Radius of shell $\left(\mathrm{r}_{1}\right)=\mathrm{R}$

Second charge $\left(\mathrm{q}_{2}\right)=\mathrm{Q}$

Distance of point $\mathrm{P}$ from the centre $\left(r_{2}\right)=\frac{R}{2}$

We known that electrostatic pootential at $\mathrm{P}$ due to the spherical conductor.
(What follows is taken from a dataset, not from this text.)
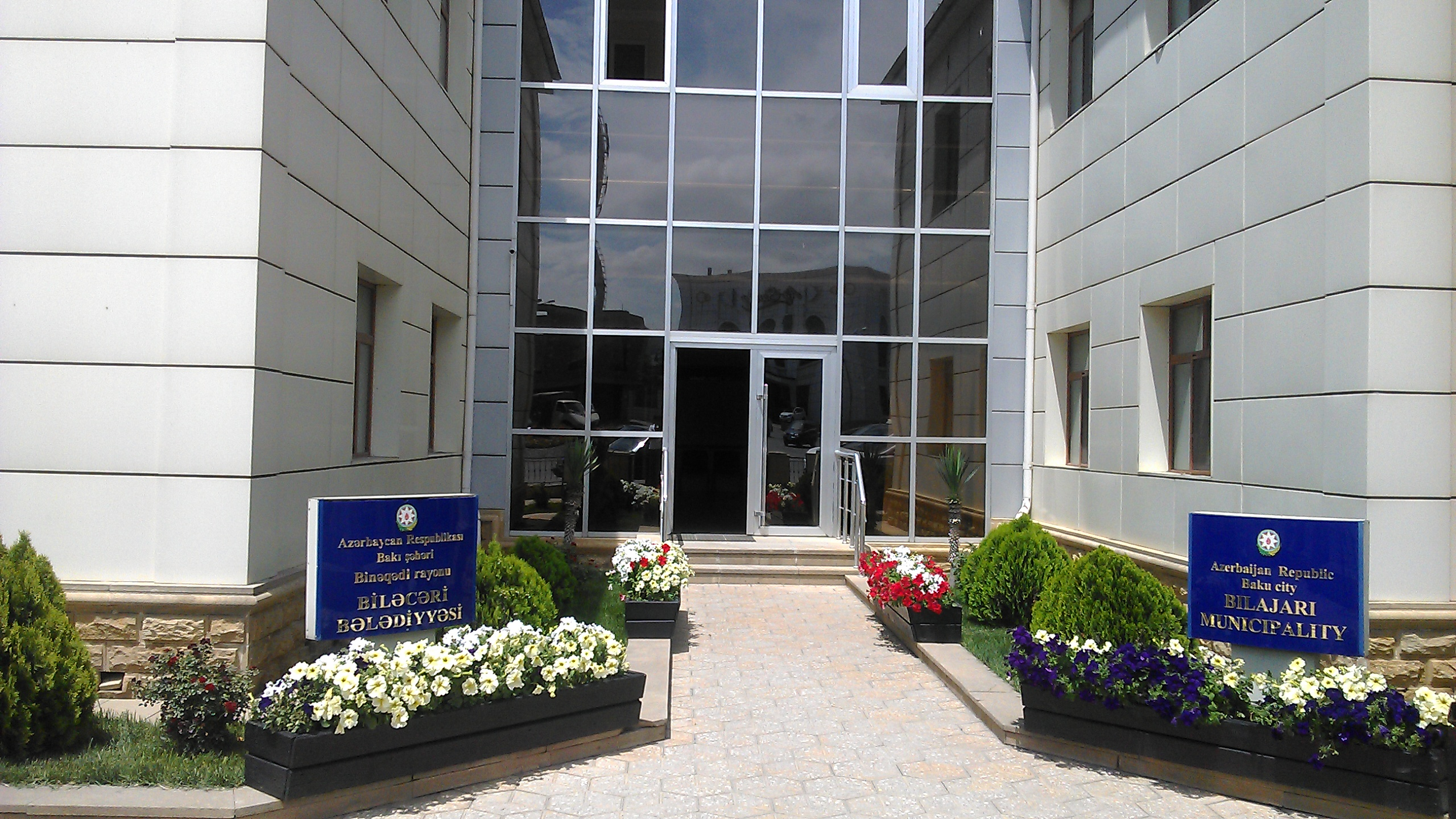 Biləcəri bələdiyyəsinin binasının giriş qapısı.

$\left(\mathrm{V}_{1}\right)=\frac{1}{4 \pi \varepsilon_{0}} \frac{\mathrm{q}_{1}}{\mathrm{r}_{1}}=\frac{1}{4 \pi \varepsilon_{0}} \frac{\mathrm{q}}{\mathrm{R}}$

Similarly, electrostatic potential at $\mathrm{P}$ due to second charge,

$\left(\mathrm{V}_{2}\right) =\frac{1}{4 \pi \varepsilon_{0}} \frac{\mathrm{q}_{2}}{\mathrm{r}_{2}} $

$=\frac{1}{4 \pi \varepsilon_{0}} \frac{\mathrm{Q}}{\mathrm{R} / 2}=\frac{2 \mathrm{Q}}{4 \pi \varepsilon_{0} \mathrm{R}}$

There, net electrostatic potential at $\mathrm{P}$

$\mathrm{V}=\mathrm{V}_{1}+\mathrm{V}_{2}=\frac{\mathrm{q}}{4 \pi \varepsilon_{0} \mathrm{R}}+\frac{2 \mathrm{Q}}{4 \pi \varepsilon_{0} \mathrm{R}}$